Search code examples
mongodbmongoosemongodb-queryaggregation-framework

mongodb $lookup operator based on key name


Having two collections tables and table_rows like following:

tables = {
  "_id": "641ce65852a7ccd2f4a7b298",
  "name": "table name",
  "description": "table description",
  "columns": [{
    "_id": "641ce65852a7ccd2f4a7b299",
    "name": "column 1",
    "dataType": "String"
  }, {
    "_id": "641cf95543a5f258bfaf69e3",
    "name": "column 2",
    "dataType": "Number"
  }]
}

table_rows = {
  "tableId": "641ce65852a7ccd2f4a7b298",
  "641ce65852a7ccd2f4a7b299": "Example string",
  "641cf95543a5f258bfaf69e3": 101
}

That in a nutshell represent regular tabular data of 2 columns and 1 row like this:

column 1 column 2
Example string 101

Is there any way to use $lookup operator to join those two collections based on _id from columns array in tables collection and based on the key name from table_rows collection?

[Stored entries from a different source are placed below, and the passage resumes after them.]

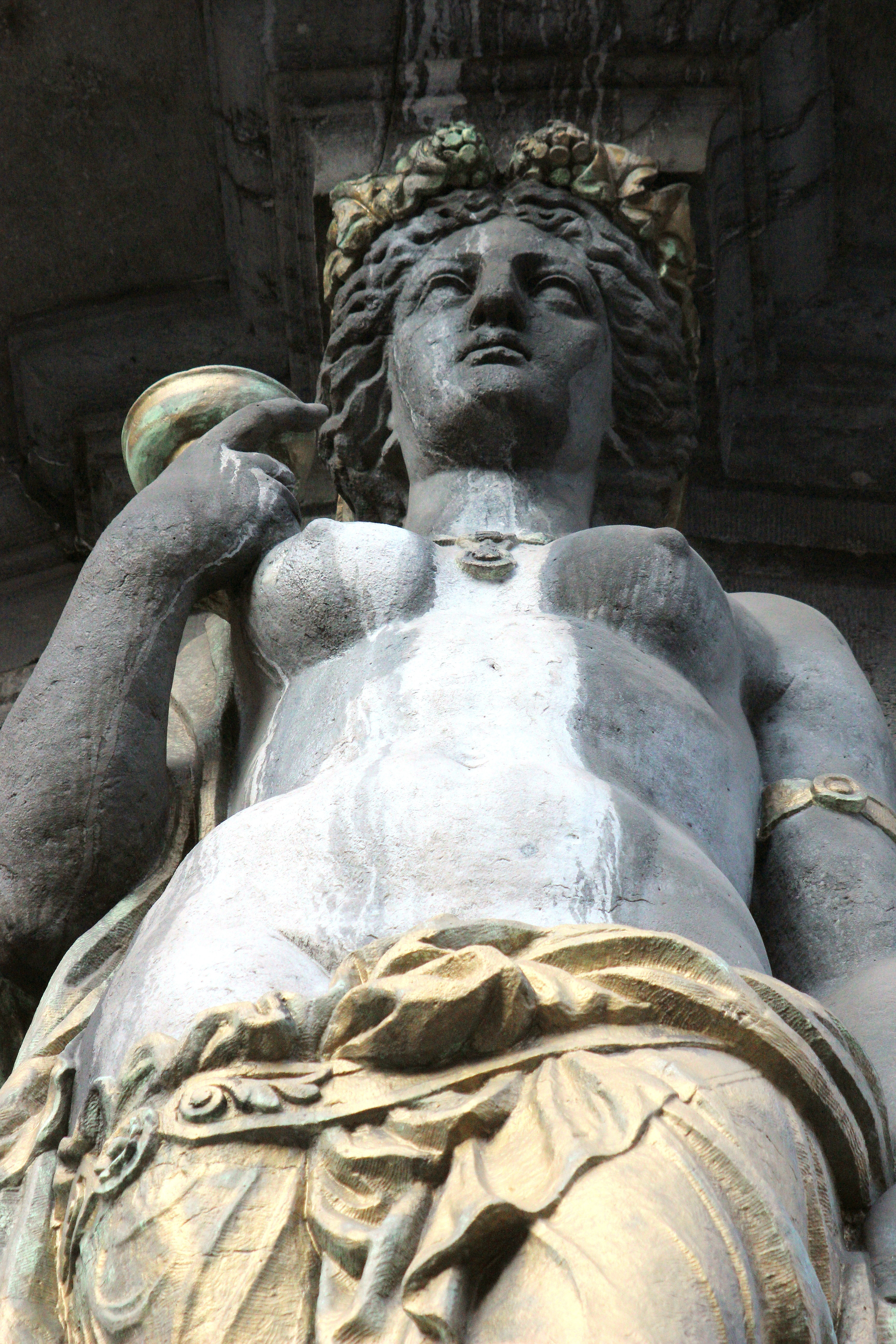 Boulevard Adolphe Max, 28-34, Bruxelles (Belgique). Détail : caryatide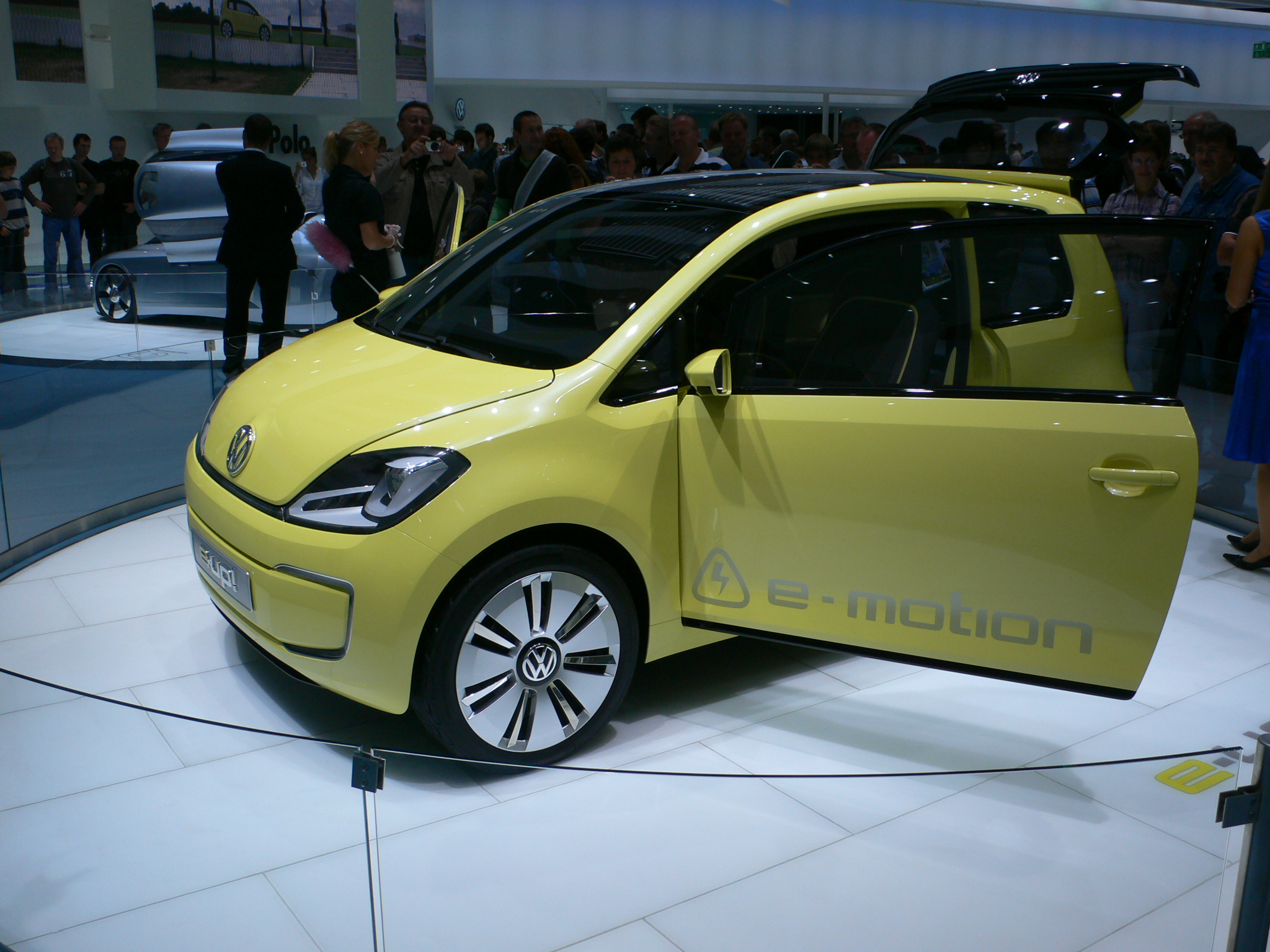 Volkswagen E-Up! au Salon de Francfort 2009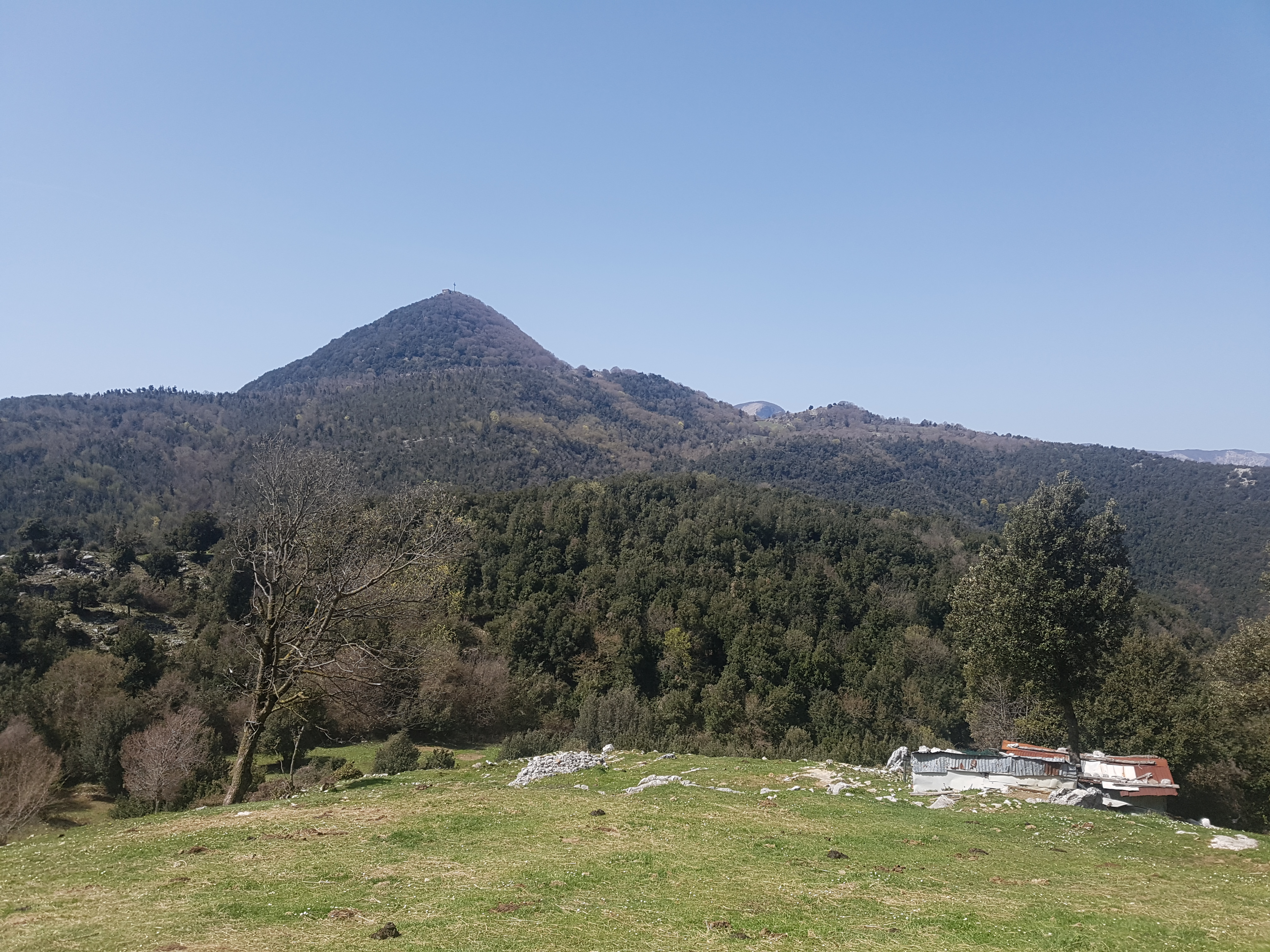 Vista del Monte Caccume (1095 m), Klippe di calcare cretaceo sovrapposto tettonicamente alla serie dei Monti Lepini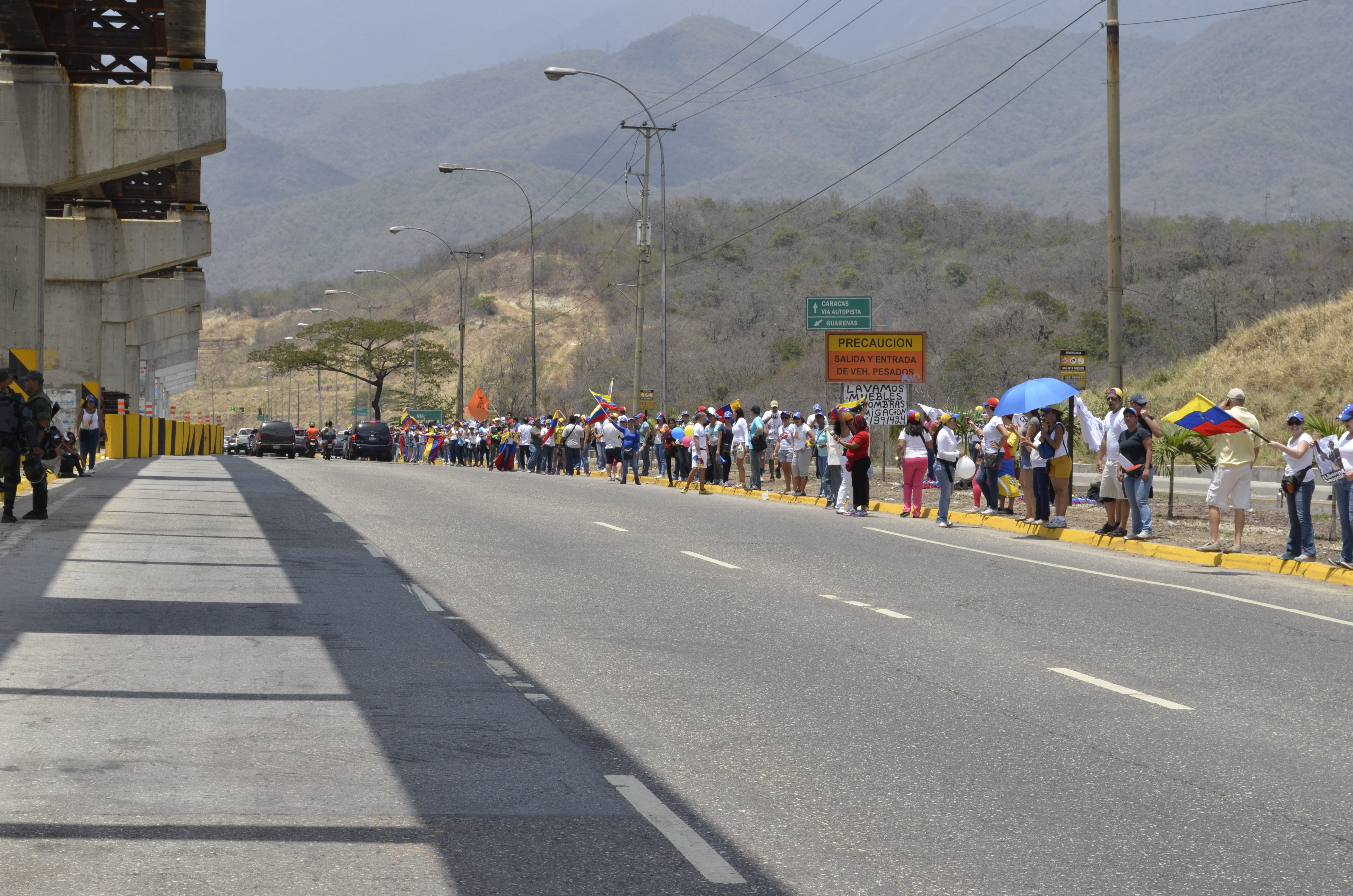 Cadena Humana Guarenas Guatire, 23Mar14

What i'm trying is to somehow join columns definitions (name, datatype, etc) along with cell values.

As you can see actual key name in card_rows collection is _id of column itself.

Ideally this would be single collection, but those tables can grow to hundred of columns and 10K of rows, so it is modeled as two collections to avoid unbound arrays in mongo.


Solution

  • One option is to start from the table_rows:

    1. $match the relevant documents using the tableId, $unwind the "rows" and $group by columns
    2. Use $lookup with pipeline to get the column name for each column document
    3. Format
    db.table_rows.aggregate([
      {$match: {tableId: tableId}},
      {$unset: ["tableId", "_id"]},
      {$project: {rows: {$objectToArray: "$$ROOT"}}},
      {$unwind: "$rows"},
      {$group: {_id: "$rows.k", values: {$push: "$rows.v"}}},
      {$lookup: {
          from: "tables",
          let: {tableId: tableId, colId: "$_id"},
          pipeline: [
            {$match: {$expr: {$eq: ["$_id", "$$tableId"]}}},
            {$project: {
                _id: 0,
                coldata: {
                  $first: {$filter: {
                      input: "$columns",
                      cond: {$eq: ["$$colId", "$$this._id"]}
                  }}
                }
            }}
          ],
          as: "colName"
      }},
      {$project: {
          colName: {$first: "$colName.coldata.name"},
          values: 1,
          _id: 0
      }}
    ])
    

    See how it works on the playground example

    *If you want to avoid unbounded arrays on the query, you can drop the $group step...